A crescente crise na mobilidade urbana brasileira
Enviada em 19/11/2021
Em 1889, o filósofo Raimundo de Teixeira Mendes, adaptou o lema “Ordem e Progresso” não só para a bandeira nacional brasileira, mas também para o país que enfrenta inúmeros empecilhos para o seu desenvolvimento, como a crescente crise na mobilidade urbana. Nesse contexto, tal problemática decorre de uma vasta negligência governamental agregada a uma enorme banalização pública. Dessa forma, é evidente a premência em sanar o problema em questão.
Diante desse cenário, é fulcral reconhecer que a displicência dos órgãos superiores é uma das causas para a existência desse paradigma. Sob esse viés, segundo o filósofo contratualista Thomas Hobbes, o Estado foi criado para assegurar os direitos humanos, eliminar as desigualdades e promover a coesão social. Todavia, tal perspectiva não se corrobora na sociedade, visto que por conta da chegada das empresas multinacionais, pequenas e a baixa quantia de veículos públicos para transportar os trabalhadores, de acordo com pesquisas do site G1, faz com que o número de cidadãos nas cidades se intensifique. Contudo, sem ter um planejamento infraestrutural para comportar os mesmos.
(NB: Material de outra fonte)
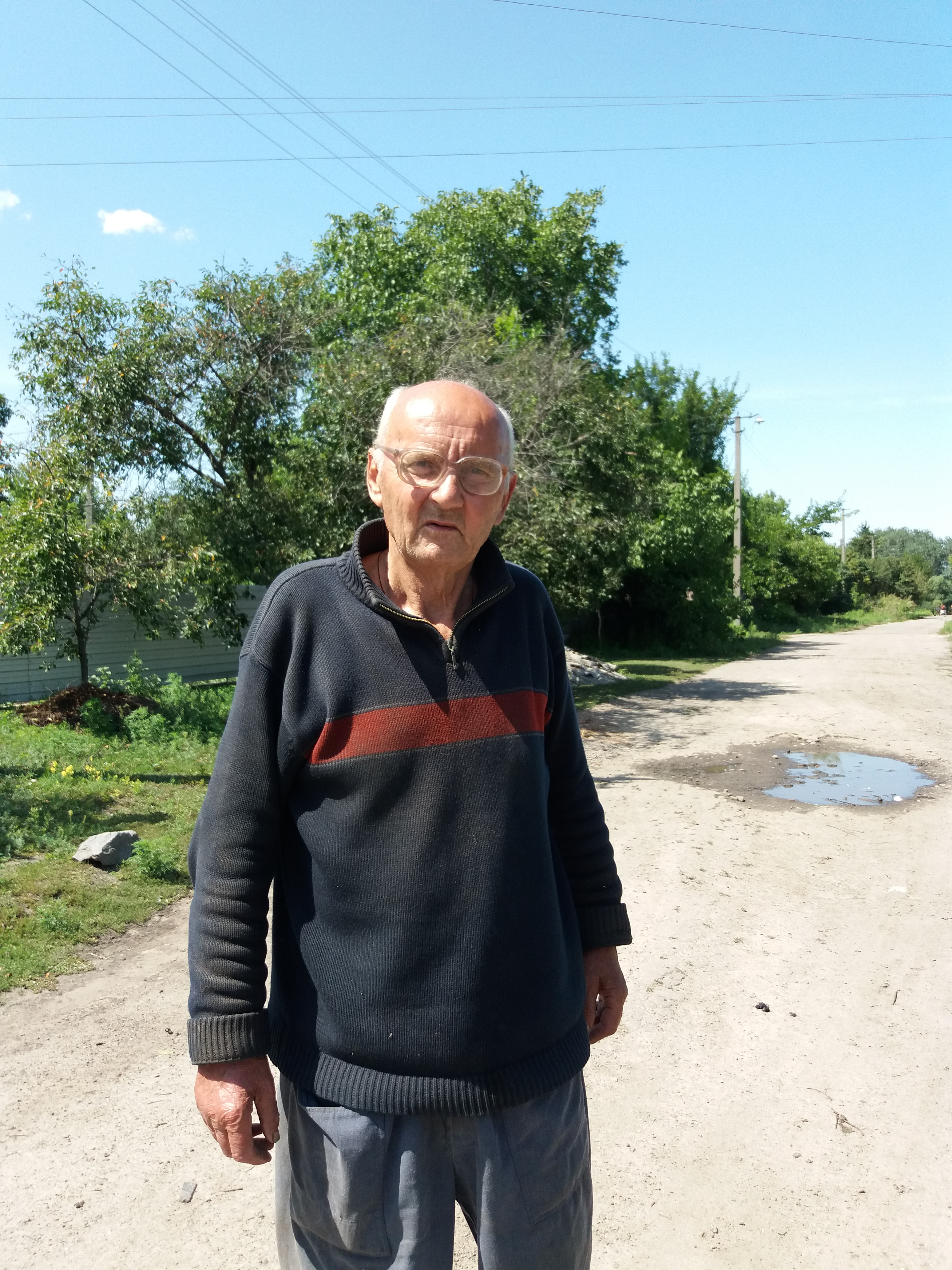 Олександр Іванович Руденко – депутат Павлиської селищної ради

Ademais, é cabível salientar a banalização pública, a qual, muitas vezes, devido ao orgulho e preconceito de pessoas com altas classes sociais, optem em ignorar a opção por transportes públicos, gerando assim, o “inchaço” das estradas. Semelhante ao retratado, conforme notícias do jornal Folha de São Paulo, foi abordado que a crescente venda de carros tornou-se alarmante, uma vez que, não só causou o aumento dos engarrafamentos, como também, o da poluição atmosférica. A par desse raciocínio, consoante aos estudos da socióloga Hannah Arendt, ela pautou que à medida em que um empecilho ocorre ele deixa de ser cosiderado como tal e passa a ser tratado como tabu.
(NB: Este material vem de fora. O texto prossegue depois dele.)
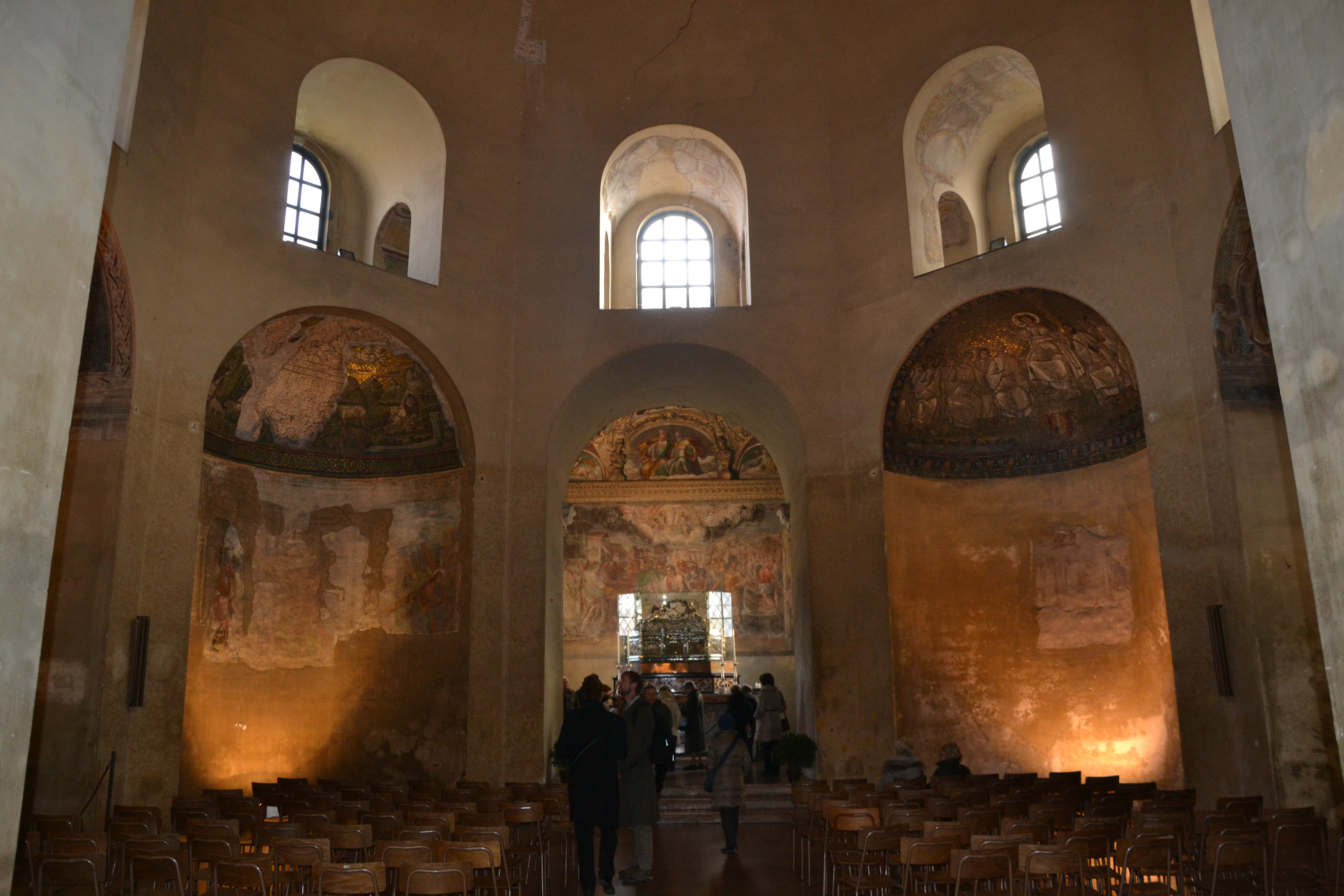 L'ambiente ottagonale a nicchioni della Cappella di sant'Aquilino della Basilica di San Lorenzo Maggiore a Milano è quello originario della basilica paleocristiana del sec. IV d.C. Si pensa che fosse in origine un mausoleo imperiale (Milano era all'epoca la capitale occidentale dell'impero). Conserva ancora qualche resto degli splendidi mosaici paleocristiani.
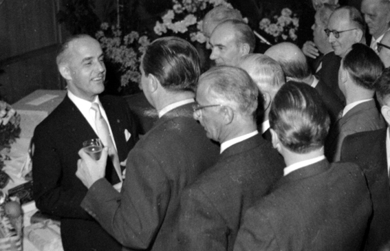 Direktor Max Neuhaus (links) bei dem Empfang von führenden Mitarbeitern der AEG und der Wirtschaft anlässlich von dessen 40jährigem AEG-Firmenjubiläum im Jahre 1956 in Berlin.
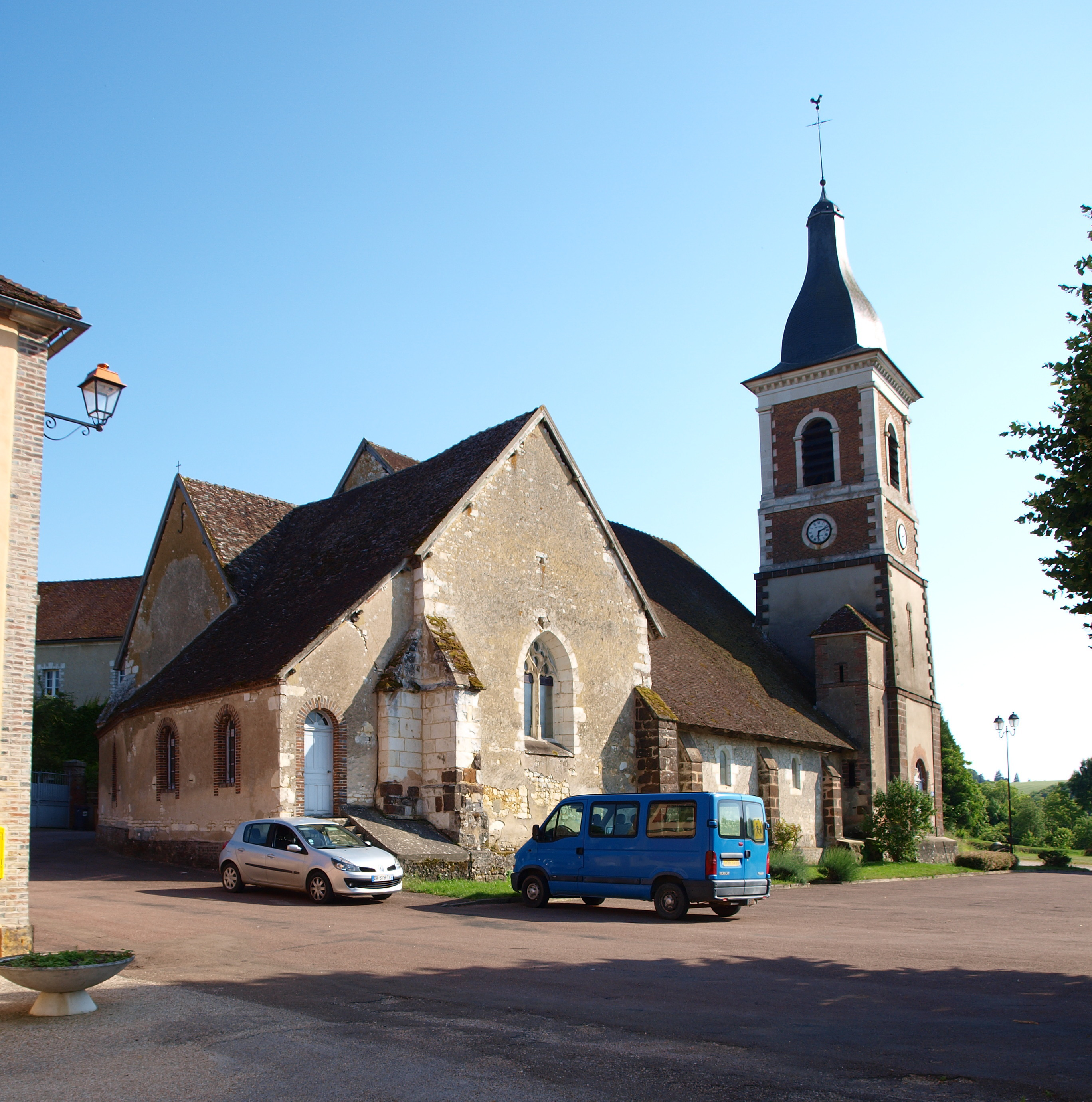 Merry-la-Vallée (Yonne, France)
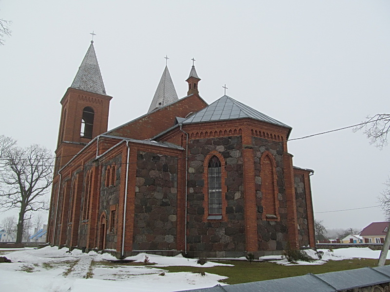 Лаздуны 1. Касцёл Святых Сымона і Тадэвуша
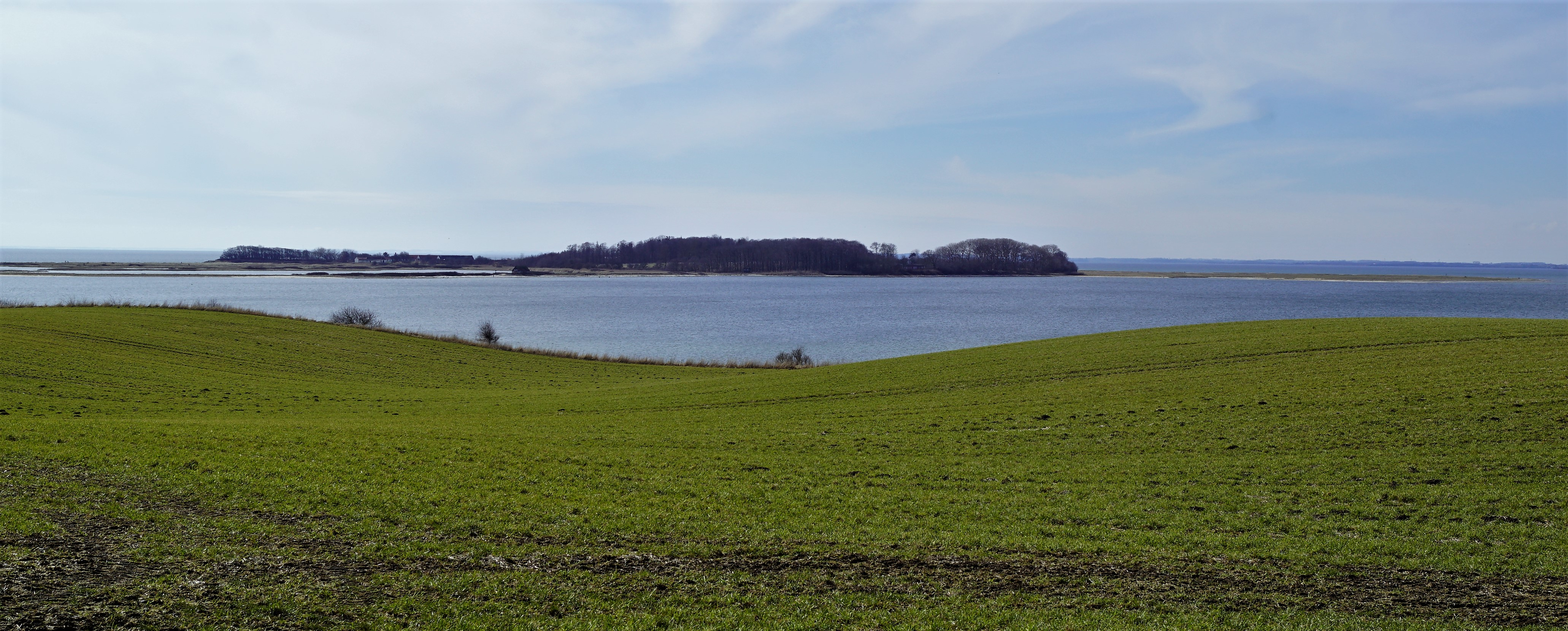 Torø set fra øst

Portanto, é de indubitável importância que o governo federal, na condição de agente garantidor dos direitos individuais, tome providências para mitigar essa adversidade, numa ação conjunta com a Câmara dos Deputados, Ministérios e população em geral. Para tanto, é indispensável a promoção de políticas públicas eficientes, por meio de um planejamento estrutural das rodovias e cidades, bem como, na implementação de leis, as quais afiancem a disponibilização de verbas para a aquisição de automóveis coletivos, bicicletas e patinetes, tal quanto, na maior utilização dos mesmos. Dessa maneira, visando a diminuição da crise da mobilidade urbana no Brasil, da desigualdade social e da emissão de gases poluentes na atmosfera, irá ser corroborado também, os ideais de Thomas Hobbes e o cumprimento da adaptação feita na bandeira nacional.